8. The method of claim 1, further comprising:

displaying a bounding perimeter corresponding to each region touched.

9. The method of claim 1, in which the perimeter is a rectangle.

10. The method of claim 1, in which the perimeter is a circle.

11. The method of claim 1, further comprising:

determining a trajectory of each touched regions over time.

12. The method of claim 11, further comprising:

classifying the gesture according to the trajectories.

13. The method of claim 11, in which the trajectory indicates a change in area size over time.

13. The method of claim 11, in which the trajectory indicates a change in total signal intensity for each area over time.

14. The method of claim 13, further comprising:

determining as rate of change of area size.

15. The method of claim 11, further comprising:

determining a speed of movement of each region from the trajectory.

16. The method of claim 15, further comprising:

determining a rate of change of speed of movement of each region.

17. The method of claim 8, in which the bounding perimeter corresponding to an area of region touched.

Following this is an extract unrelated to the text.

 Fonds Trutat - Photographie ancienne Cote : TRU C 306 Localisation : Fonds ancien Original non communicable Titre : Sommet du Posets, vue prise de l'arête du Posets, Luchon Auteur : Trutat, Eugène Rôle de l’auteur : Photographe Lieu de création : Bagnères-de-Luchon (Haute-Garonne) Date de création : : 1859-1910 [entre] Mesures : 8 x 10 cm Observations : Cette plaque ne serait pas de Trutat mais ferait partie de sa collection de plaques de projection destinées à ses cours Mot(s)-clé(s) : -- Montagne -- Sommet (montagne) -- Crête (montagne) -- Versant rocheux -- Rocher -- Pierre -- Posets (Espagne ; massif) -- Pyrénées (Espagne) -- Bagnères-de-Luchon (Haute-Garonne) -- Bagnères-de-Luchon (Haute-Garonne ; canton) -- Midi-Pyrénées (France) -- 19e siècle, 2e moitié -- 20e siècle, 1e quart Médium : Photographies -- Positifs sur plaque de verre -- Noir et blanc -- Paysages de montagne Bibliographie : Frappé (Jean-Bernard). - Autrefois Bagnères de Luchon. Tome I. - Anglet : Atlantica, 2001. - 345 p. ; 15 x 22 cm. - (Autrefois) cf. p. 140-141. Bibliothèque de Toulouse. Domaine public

18. The method of claim 8, in which the bounding perimeter corresponding to a total signal intensity of the region touched.

19. The method of claim 1, in which the particular gesture is selected from the group consisting of one finger, two fingers, more than two fingers, one hand and two hands.

20. The method of claim 1, in which the particular gesture is used to manipulate a document displayed on the touch sensitive surface.

21. The method of claim 1, further comprising:

displaying a document on the touch surface;

annotating the document with annotations using one finger while pointing at the document with two fingers.

22. The method of claim 21, further comprising:

erasing the annotations by wiping an open hand back and forth across the annotations.

23. The method of claim 22, further comprising:

displaying a circle to indicate an extent of the erasing.

24. The method of claim 1, further comprising:

displaying a document on the touch surface;

defining a selection box on the document by pointing at the document with more than two fingers.

25. The method of claim 1, further comprising:

displaying a plurality of document on the touch surface;

gathering the plurality of documents into a displayed by placing two hands around the documents, and moving the two hands towards each other.

26. The method of claim 1, further comprising:

determining a location of each region.

27. The method of claim 26, in which the location is a center of the region.

28. The method of claim 26, in which the location is median of the intensities in the region.